Costa Rica llega a 53 comunidades amigables con la vejez: cuarta de América Latina

Sep 11, 2026 | Frecuencia de vida, slider frecuencia de vida | 0 Comentarios

Autor: Costa Rica Mayor

FRECUENCIA VIDA.  Por: Eduardo Méndez, Director de www.costaricamayor.com 

La incorporación de Monteverde, Santa Cruz, Puerto Jiménez y Palmares coloca al país detrás de Chile, México y Brasil. El logro se produce mientras se acerca el momento en que una de cada cuatro personas tendrá 65 años o más. La pregunta ya no es cuántas municipalidades firman, sino qué cambia en la acera de la esquina.

Costa Rica acaba de sumar cuatro nuevas municipalidades a la iniciativa de Ciudades y Comunidades Amigables con las Personas Mayores. Con la entrada de Monteverde, Santa Cruz, Puerto Jiménez y Palmares, el país alcanza 53 territorios adheridos y se ubica como el cuarto de América Latina con mayor número de localidades participantes, solo detrás de Chile, México y Brasil, según informó la Asociación Nacional de Alcaldías e Intendencias (ANAI).

Es una buena noticia. Pero conviene leerla con precisión, porque el número por sí solo no dice todavía lo más importante: si una persona de 80 años puede hoy salir de su casa, tomar un autobús, cruzar la calle y regresar sin que el trayecto se convierta en una carrera de obstáculos.

Qué significa realmente una ciudad amigable

El término se presta a un malentendido cómodo. Muchas veces se asocia una comunidad amigable con las actividades recreativas para personas mayores: el baile del martes, la gimnasia en el parque, la celebración de fin de año. Todo eso suma, pero se queda muy corto frente a lo que la iniciativa realmente propone.

Pensar el territorio en clave de vejez implica revisar lo más cotidiano: las aceras, el transporte, la vivienda, los parques, la seguridad, los servicios de salud, la participación ciudadana y el acceso a la información. Significa preguntarse, en concreto, si una persona podrá seguir viviendo con autonomía en su comunidad cuando tenga 70, 80 o 90 años. No es un asunto de amabilidad; es un asunto de derechos y de capacidad funcional.

El reloj demográfico ya está corriendo

La razón por la que esto importa tanto es la velocidad del cambio. Para 2031, las personas de 65 años o más rondarían el 15 % de la población nacional. Para 2050, esa proporción se acercaría al 25 %. Dicho de otro modo: en poco más de dos décadas, aproximadamente una de cada cuatro personas en Costa Rica tendrá 65 años o más.

Y aquí está el punto que suele pasarse por alto. El país que hoy construye carreteras, viviendas, parques y sistemas de transporte será, en buena medida, el mismo país donde esa población tendrá que desenvolverse durante su vejez. Quienes hoy tienen 40, 50 o 60 años son, precisamente, quienes usarán mañana la infraestructura que estamos diseñando ahora. No estamos planificando para otros: estamos planificando para nosotros mismos.

El envejecimiento también se decide en la municipalidad

Durante años, el envejecimiento se trató casi exclusivamente como un tema de pensiones, salud o atención a personas dependientes. La mirada de ciudades amigables amplía ese marco de manera decisiva y devuelve una responsabilidad al lugar donde ocurre la vida diaria: el gobierno local.

La autonomía de una persona mayor no se juega solo en el consultorio médico. Se juega en si puede salir de su casa sin miedo a caerse, tomar un autobús, sentarse en un parque, entrar a un comercio, hacer un trámite o mantener el vínculo con sus vecinos. Una acera rota es una barrera para quien camina con dificultad. Una parada de bus sin un asiento limita a alguien de 80 años. Un parque sin accesibilidad excluye. Y un trámite que solo existe en formato digital puede convertirse, sin proponérselo, en una nueva forma de aislamiento.

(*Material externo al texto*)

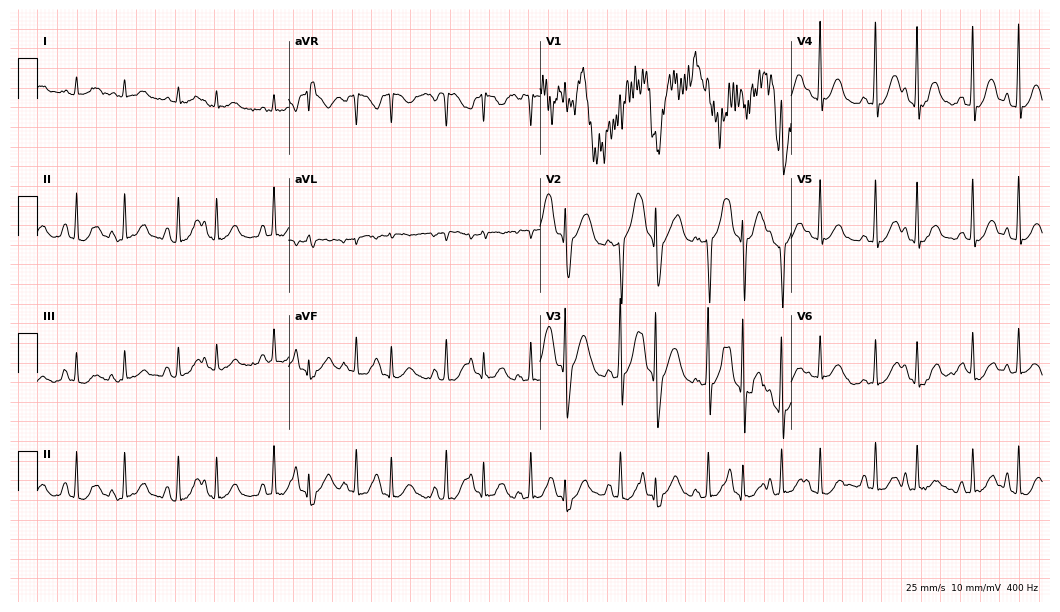
ECG — a male, 71 years old. Screened for six findings — first-degree AV block, right bundle branch block (RBBB), left bundle branch block (LBBB), sinus bradycardia, atrial fibrillation (AF), sinus tachycardia — none is recorded.

Costa Rica, cuarta en la región

Según ANAI, la clasificación latinoamericana por número de ciudades y comunidades amigables sitúa a Chile en primer lugar, seguido de México, Brasil y Costa Rica. La posición es especialmente significativa si se considera el tamaño territorial y poblacional del país frente a los tres que lo anteceden.

Con ello, Costa Rica empieza a consolidar una presencia relevante dentro de un movimiento internacional que parte de una premisa clara: el envejecimiento poblacional no puede gestionarse solo desde políticas nacionales. También debe trabajarse, calle por calle, desde las comunidades.

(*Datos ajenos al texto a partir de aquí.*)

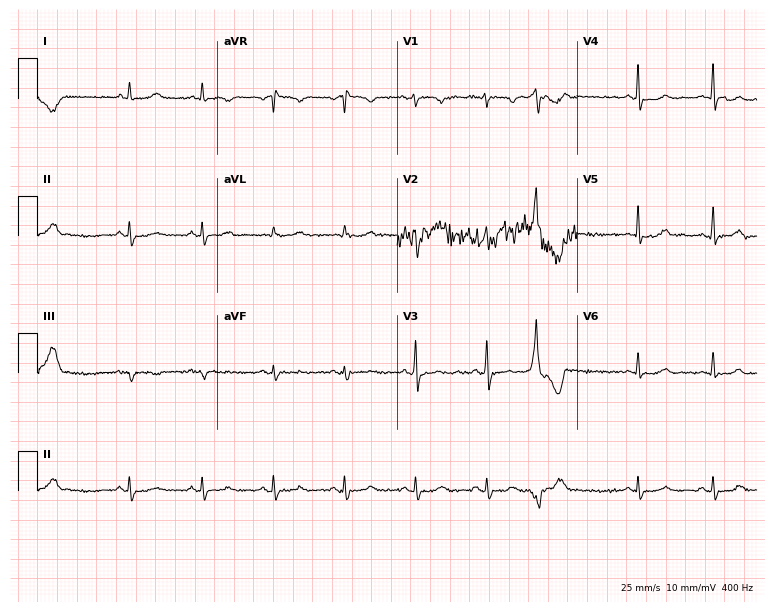
Resting 12-lead electrocardiogram (7.3-second recording at 400 Hz). Patient: a 34-year-old female. None of these six findings is recorded: first-degree AV block, right bundle branch block, left bundle branch block, sinus bradycardia, atrial fibrillation, sinus tachycardia. Other findings, if any, are not listed.

Un esfuerzo que exige coserse entre muchas manos

El avance no ha sido obra de una sola institución. ANAI reconoce la participación del Ministerio de Salud, la Organización Panamericana de la Salud y la Organización Mundial de la Salud (OPS/OMS), el Instituto de Fomento y Asesoría Municipal (IFAM), la Universidad de Costa Rica, la Caja Costarricense de Seguro Social, JUPEMA, AGECO, la Fundación Yamuni Tabush y los propios gobiernos locales.

Esa articulación no es un adorno burocrático. Las necesidades de una población que vive más años atraviesan varios sectores a la vez. De poco sirven buenos servicios de salud si la persona no puede desplazarse hasta ellos; de poco sirven parques que no son accesibles; y de poco sirven programas sociales que la gente desconoce o a los que no logra acceder. Construir comunidades amigables exige, justamente, esa mirada integral.

De la firma a la transformación

Alcanzar 53 comunidades es un avance real, pero abre de inmediato una pregunta incómoda: ¿qué tan amigables son de verdad nuestras ciudades con las personas mayores? La adhesión a una red debe ser el punto de partida, no la meta.

El verdadero indicador no estará en un listado, sino en lo que las personas puedan comprobar al salir de su casa: mejores aceras, transporte accesible, espacios públicos seguros, viviendas adaptables, participación de las personas mayores en las decisiones locales y políticas municipales que incorporen la vejez como parte ordinaria de la planificación territorial. Ese es, probablemente, el próximo gran reto del país.

Porque convertirse en un país amigable con la vejez no depende de cuántas municipalidades aparezcan en una lista. Depende de algo mucho más concreto: de si una persona de 80 años puede seguir viviendo, caminando, participando, decidiendo y perteneciendo a su comunidad. Y conviene recordar que una ciudad accesible, segura, caminable y participativa no beneficia solo a quien hoy pasa los 65: es una mejor ciudad para todas las edades.

Si tuviera que salir hoy a caminar por su barrio a los 80 años, ¿lo dejaría llegar hasta la esquina?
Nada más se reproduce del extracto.